September 2, 1929.
The local American Legion is stepping out strong sponsoring the big county fair which they claim will be the largest and best ever held in the 12th District. They have the promise of the aid of the local citizens, past fair management, the county agents and the business houses. An exact date has not been set.
Two big checks have come to Ordinary J. W. Flanders. The past due money for the Confederate veterans and the second quarter gas tax check. The veterans check was for $1,600. Each veteran received $50, payment based on $200 per year. The 1919 legislature increased the pensions to $360 per year payable in $30 each per month, but does not go into effect till January 1930. The State spent four hundred thousand to pay Georgia pensioners this quarter. The gas tax check amounted to $1,418.14 for the second quarter.
Wrightsville High School opens on the tenth. Miss Christine Claxton is in nurse training at Oglethorpe University in Savannah. Mr. Harvey Hatcher will enter the School of Commerce at University of Georgia. Mrs. O. H. Tompkins will be principal of Pebble City, Georgia schools. Miss Beulah Moseley is in Athens at the State Normal College.
Miss Erna Flanders wed Mr. Alex Morrison at Aiken, South Carolina. Miss Alma Webb wed Mr. Talmadge Logue on August 25th. Mr. & Mrs. Hugh Beddingfield had a boy, Hugh, Jr. on August 22nd.
At the home of Will Cochran near Donovan, Layson Beecham wanted to do away with a dynamite cap that was left in the house, took it outside and pitched it some 50 feet into the yard. It exploded and sent some sort of missile, part of the cap, or rock, which hit an 18 month old baby boy sitting on the porch, in the right jugular vein of the throat. The child was bleeding profusely and rushed to Dr. Brantley who dressed it. The boy is said to be ok.
C. S. Bradshaw, Jr., about 6 years old, smothered to death in a pile of cotton in the back of his father's barn, 5 miles west of town on the Dublin road. He is a son of Mr. & Mrs. Clarence S. Bradshaw. It was about 30 minutes his mother found him breathless. Only his feet and part of his legs stood above the cotton. Efforts to revive him did not work. His father was off on a fishing trip at the time. He was buried at Pleasant Grove.
Maybelle Hall, colored, got the worst end of a bloody fight in her home, and her husband Willie, charged with attacking her as she lay in the bed.
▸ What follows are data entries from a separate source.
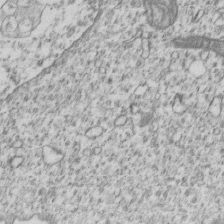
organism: Human
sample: MDA-MB-231 cells
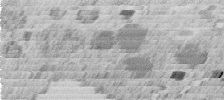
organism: C. elegans
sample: C. elegans embryo early stage
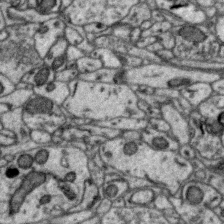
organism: Zebra finch
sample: Brain
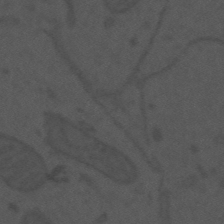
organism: Mouse
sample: Suprachiasmatic nucleus
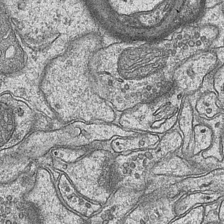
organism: Mouse
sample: CA1 Hippocampus
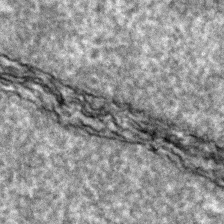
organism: Zebrafish
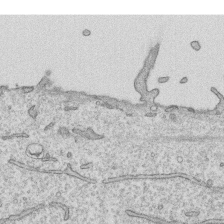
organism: Human
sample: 1205lu cells
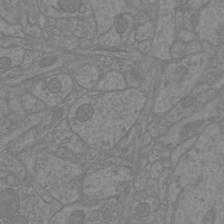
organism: Mouse
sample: Cortical neurons
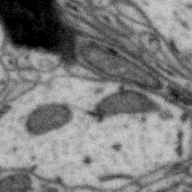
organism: Zebra finch
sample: Brain
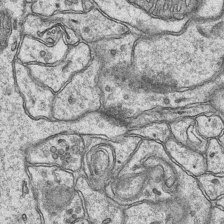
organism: Mouse
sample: CA1 Hippocampus
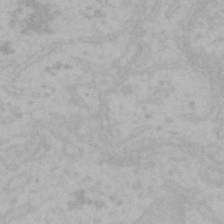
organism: Mouse
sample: Choroid plexus
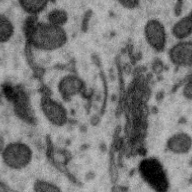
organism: Zebra finch
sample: Brain
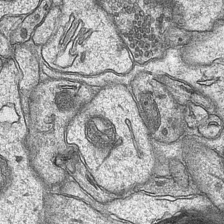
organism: Mouse
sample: CA1 Hippocampus
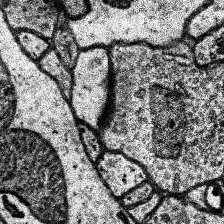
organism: Human
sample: Temporal Lobe
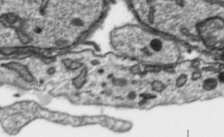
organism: Toxoplasma gondii
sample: Parasites in a vacuole inside a host cell
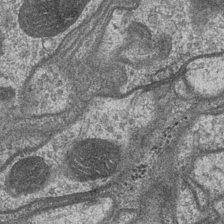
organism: Drosophila
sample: Optic medulla
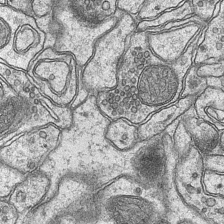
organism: Mouse
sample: CA1 Hippocampus

She said Willie jumped out of bed, hit her over the head with a fire poker almost bending the rod double. She jumped up to try to defend herself but her face and eyes were full of blood and could not see. He then began pelting her with his fists. This went on about 20 minutes when she finally made a run to the neighbors. Willie changed his bloody clothes, then went to Chief Crawford who locked him up. Maybelle filed attempted murder against him and he is now rooming with Sheriff W. D. Rowland.
Have you ever heard of a cow giving birth to a calf when the mother cow was less than a year old? Well this happened in this county. The cow liked three weeks being a year and gave birth on the plantation of Mr. Brown Douglas. Old timers say this was a very unusual thing.
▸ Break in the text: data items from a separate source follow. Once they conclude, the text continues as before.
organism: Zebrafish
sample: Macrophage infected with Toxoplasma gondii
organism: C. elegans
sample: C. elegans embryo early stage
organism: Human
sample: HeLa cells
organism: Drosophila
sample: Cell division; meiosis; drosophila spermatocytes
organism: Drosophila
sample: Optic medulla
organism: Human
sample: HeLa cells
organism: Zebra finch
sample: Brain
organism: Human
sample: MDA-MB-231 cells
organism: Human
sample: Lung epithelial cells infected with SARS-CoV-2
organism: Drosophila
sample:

Farmer Monroe Cook is gathering 5 acres of old time bunch butter beans on his Adrian road farm. He expects to pick 2,000 pounds with an average market price of seven cents. He is shipping them to Atlanta. This crop of butter beans will be followed by cabbage. This is another example of farmers diversifying from cotton.
Mr. Walter Eugene Smith of Pleasant Plains community died on August 27th after being confined to his bed for three weeks with typhoid fever. He was a deacon at Pleasant Plains and buried at Beulah. He was 32 years old and left a wife, seven children, three brothers including Will Tom Smith, a sister, and a half sister.